## Task brief:
Every record below is to be repeated exactly, with the pictures left out.

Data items
# # #

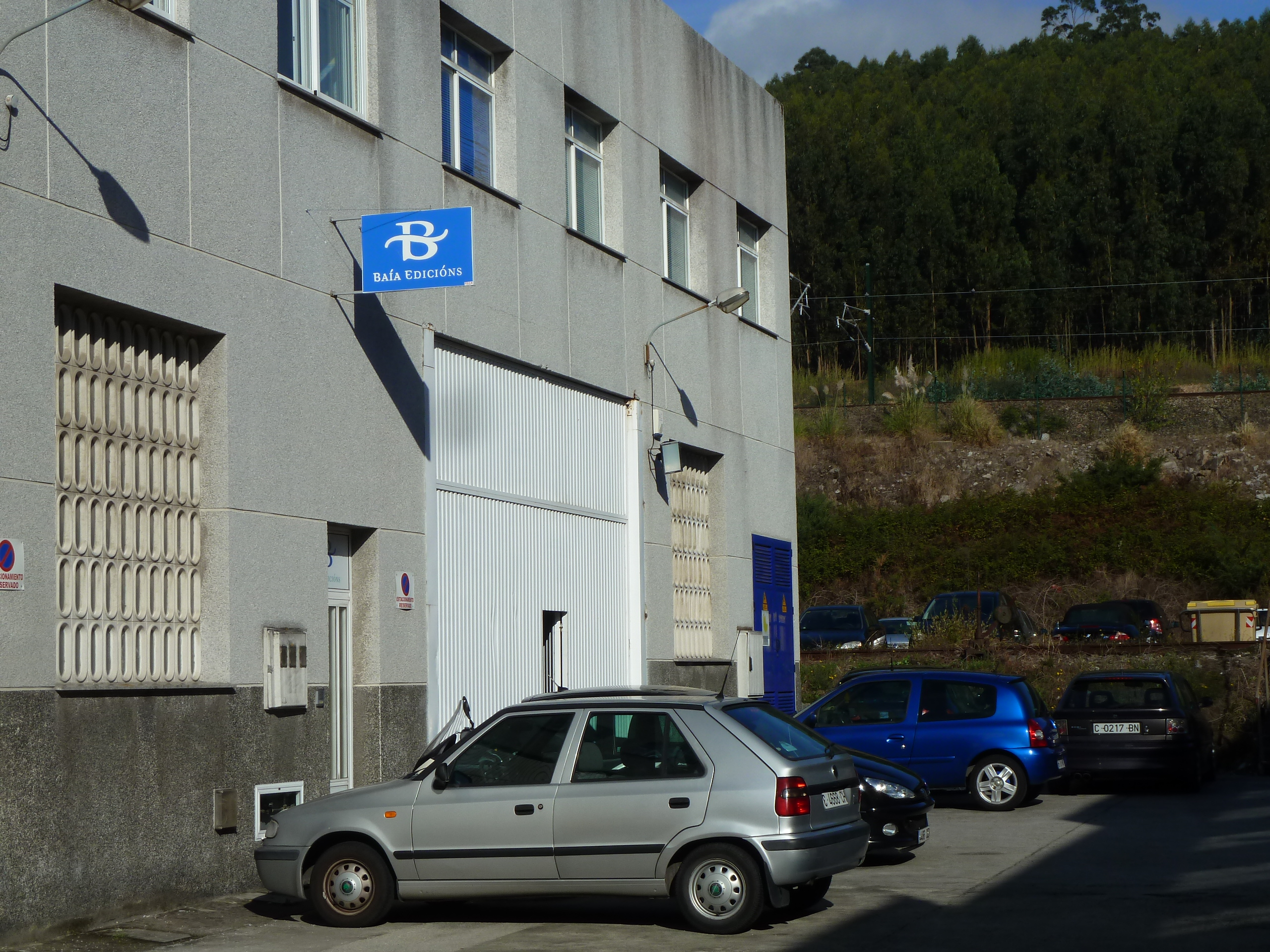 Ver título.
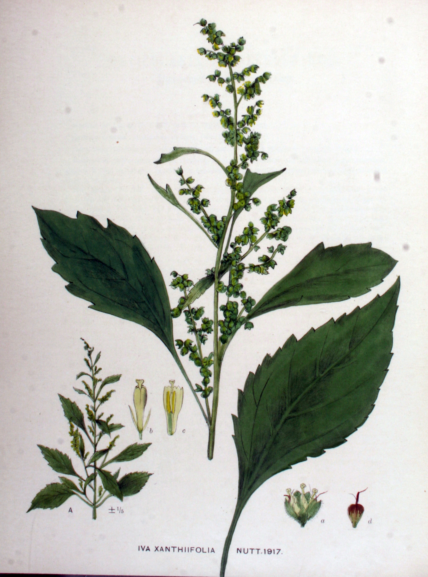 Legende: Oberer Teil der Pflanze. Blatt. A Oberer Teil der Pflanze (x0,2). a Körbchen. b Röhrenblüte. c Röhrenblüte, geöffnet. d Frucht.
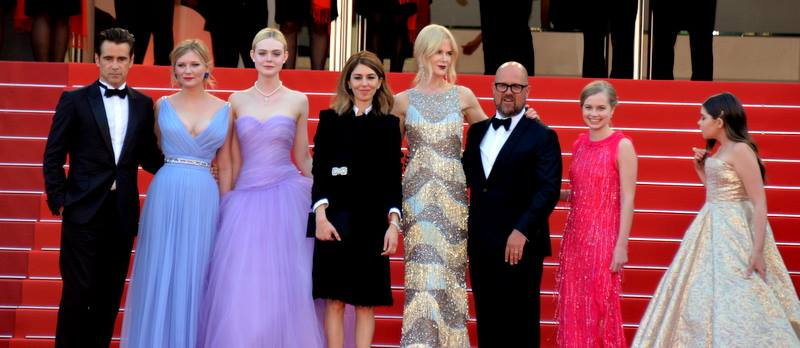 Colin Farrell, Kirsten Dunst, Elle Fanning, Sofia Coppola, Nicole Kidman, Youree Henley, Angourie Rice et Addison Riecke lors de la présentation du film "Les Proies" au festival de Cannes
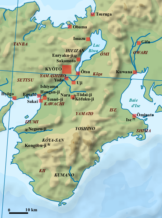 Carte du Kinai à l'époque Sengoku (v. 1467-1570) : agglomérations principales, temples et sanctuaires.
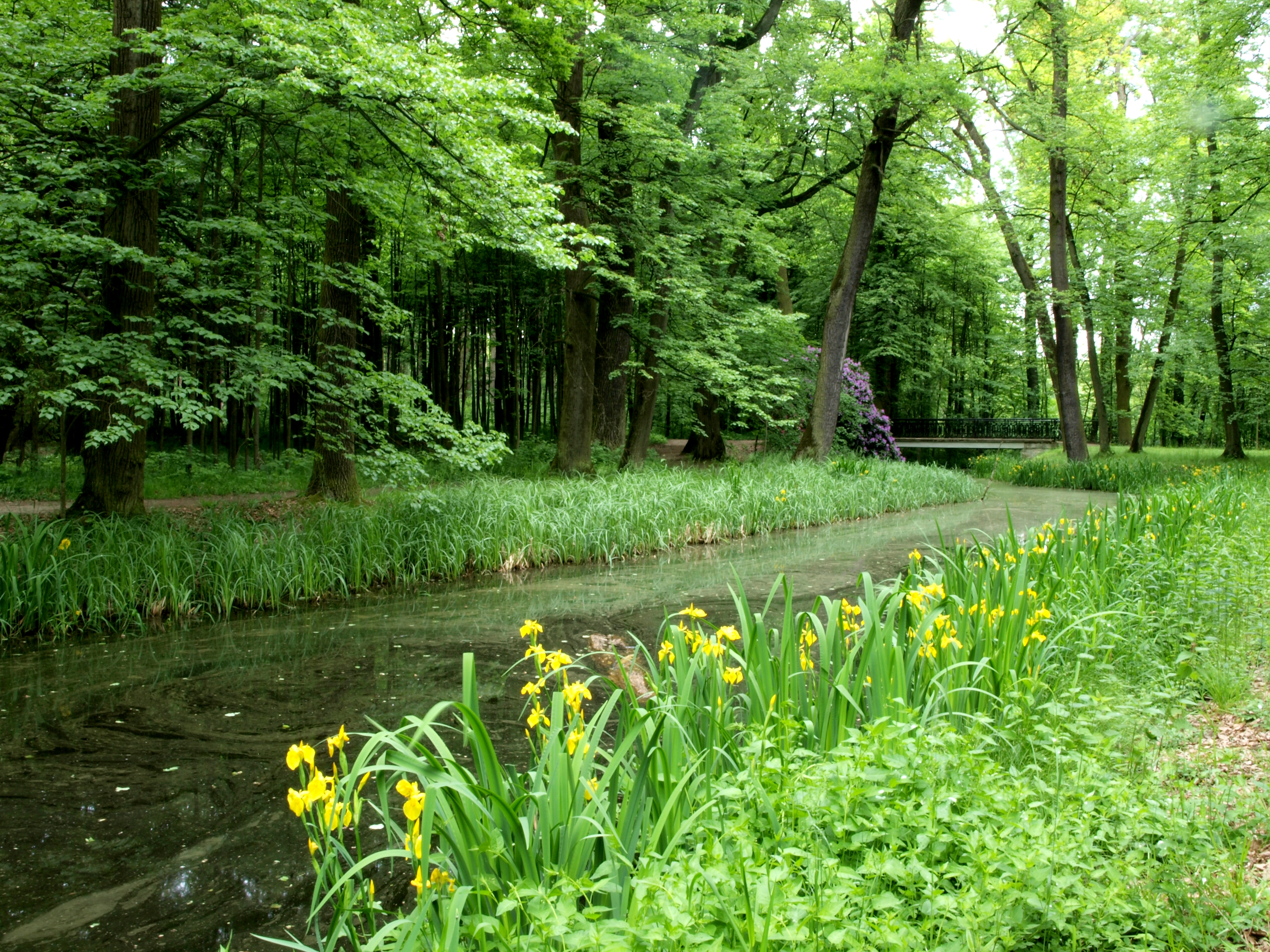 Moszna, park, XVIII, XIX/XX
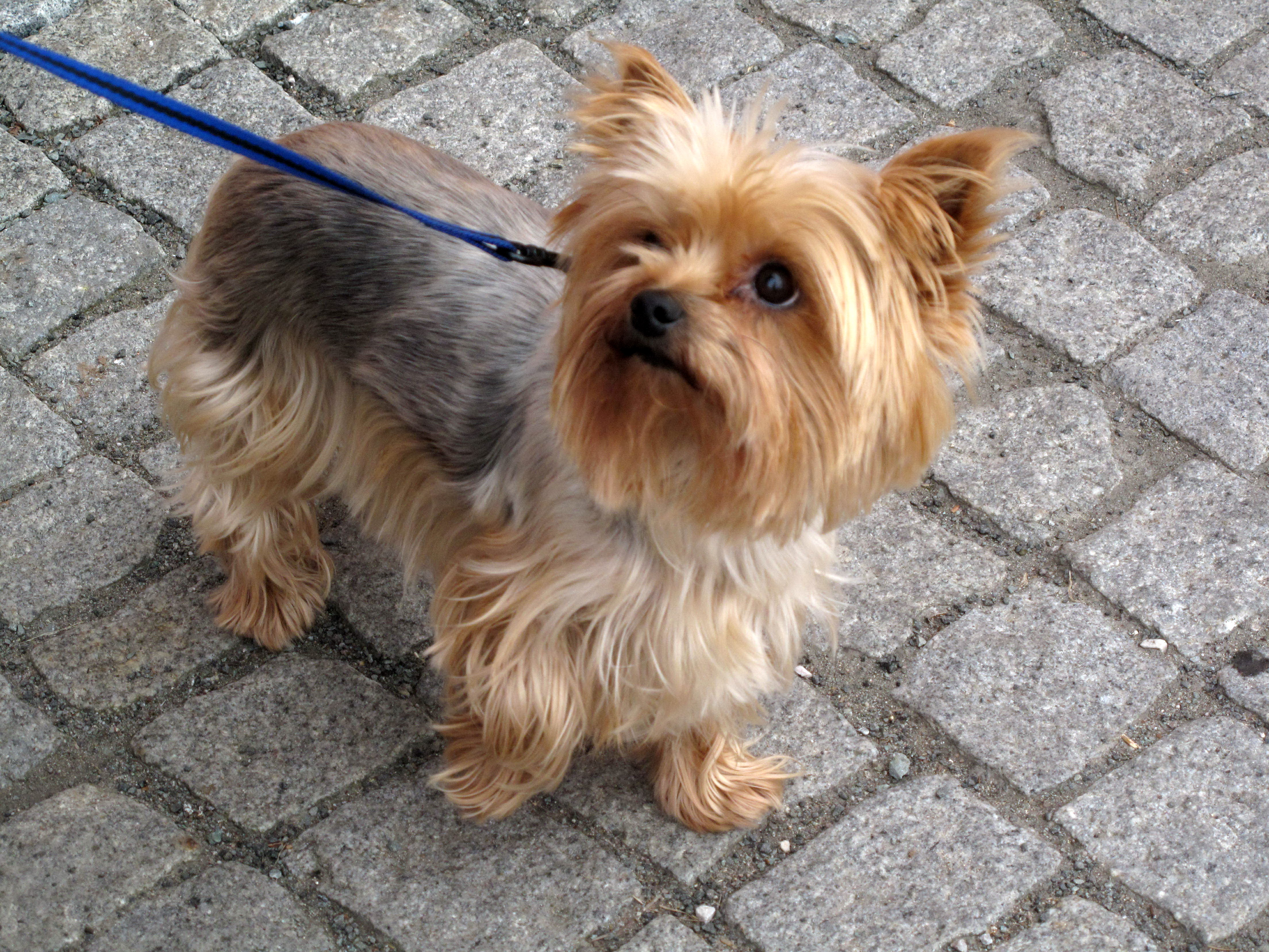 Yorkšírský teriér, fena mladšího věku
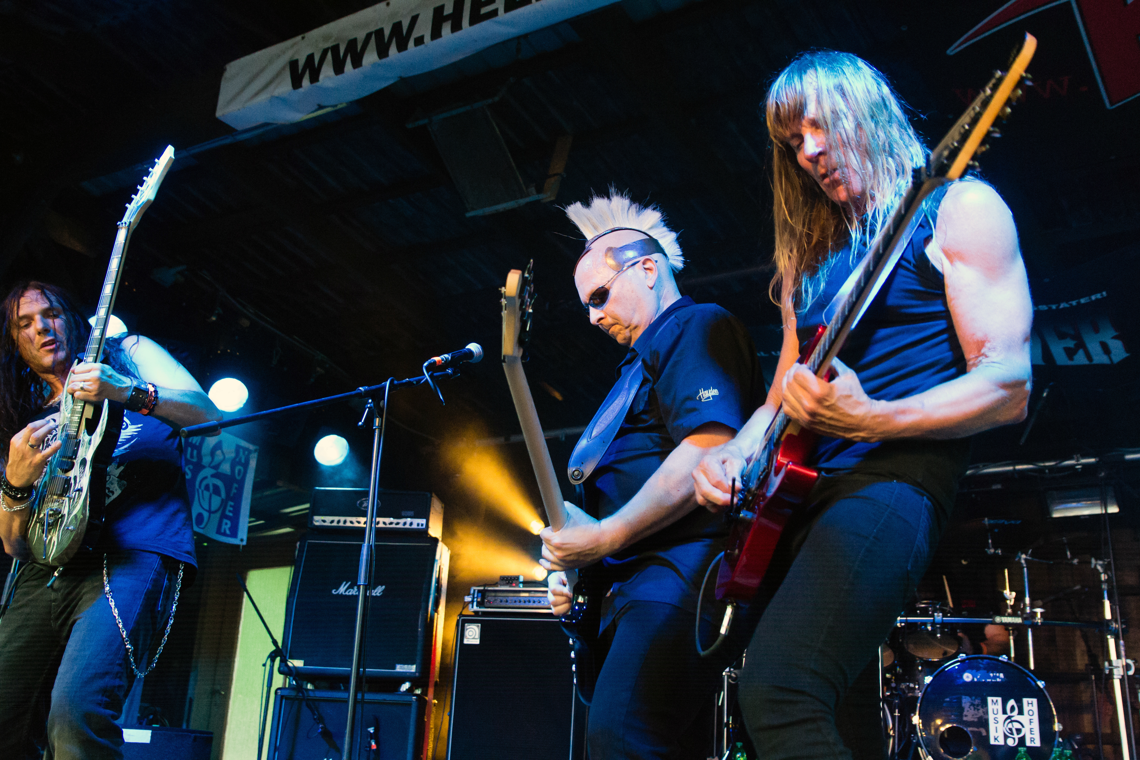 Q5 beim Headbangers Open Air 2016
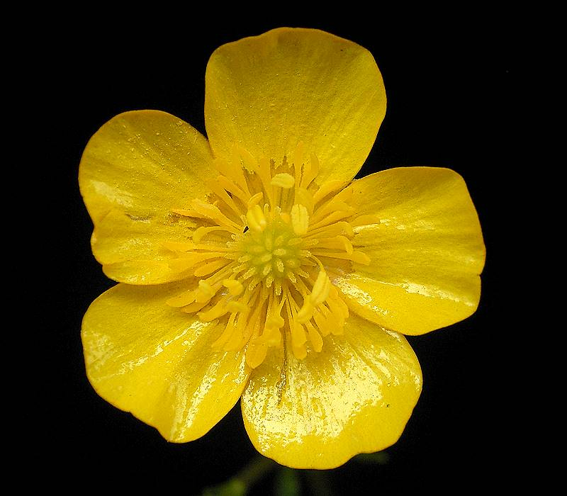 Ranunculus repens
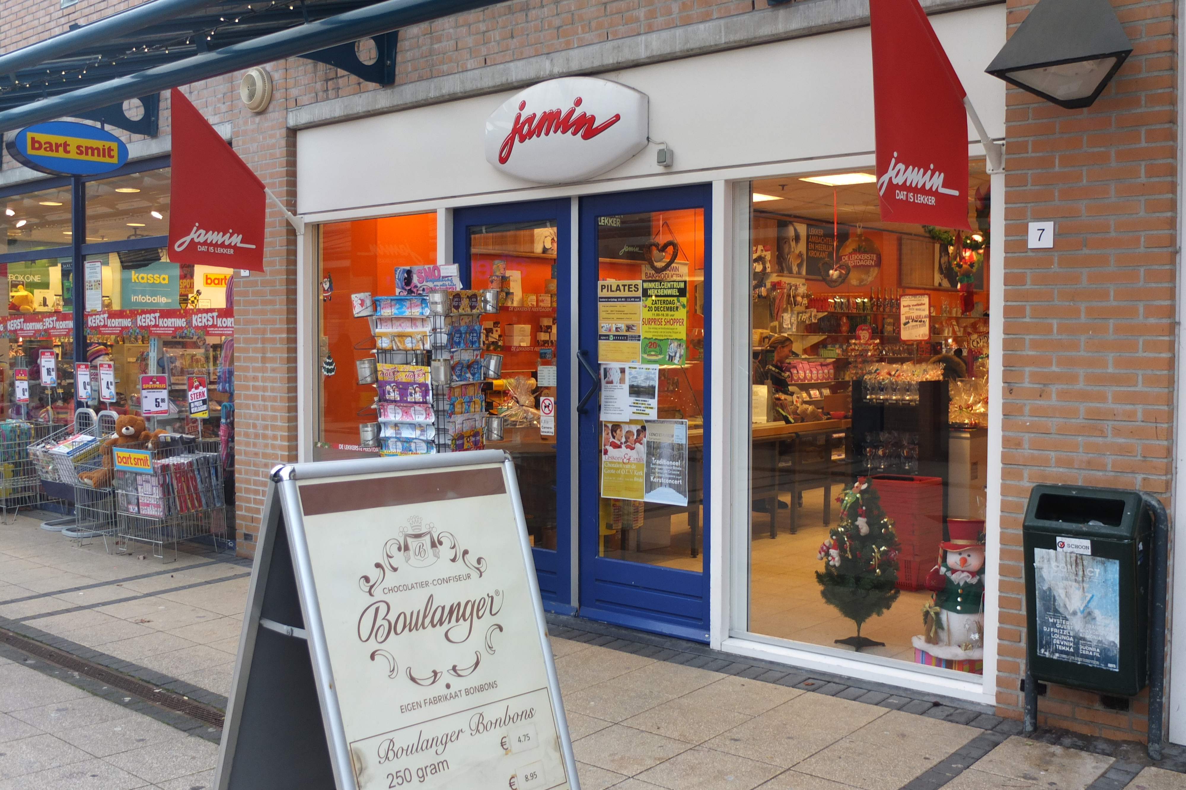 Voormalige Snoepwinkel Jamin gevestigd op het winkelcentrum Heksenwiel (Breda) naast Bart Smit
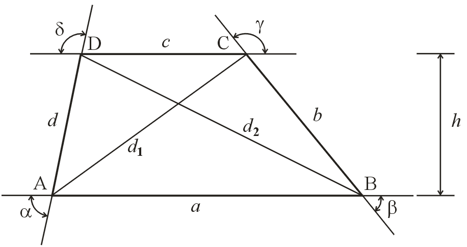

# # #

## Result:
 Ver título.
 Legende: Oberer Teil der Pflanze. Blatt. A Oberer Teil der Pflanze (x0,2). a Körbchen. b Röhrenblüte. c Röhrenblüte, geöffnet. d Frucht.
 Colin Farrell, Kirsten Dunst, Elle Fanning, Sofia Coppola, Nicole Kidman, Youree Henley, Angourie Rice et Addison Riecke lors de la présentation du film "Les Proies" au festival de Cannes
 Carte du Kinai à l'époque Sengoku (v. 1467-1570) : agglomérations principales, temples et sanctuaires.
 Moszna, park, XVIII, XIX/XX
 Yorkšírský teriér, fena mladšího věku
 Q5 beim Headbangers Open Air 2016
 Ranunculus repens
 Voormalige Snoepwinkel Jamin gevestigd op het winkelcentrum Heksenwiel (Breda) naast Bart Smit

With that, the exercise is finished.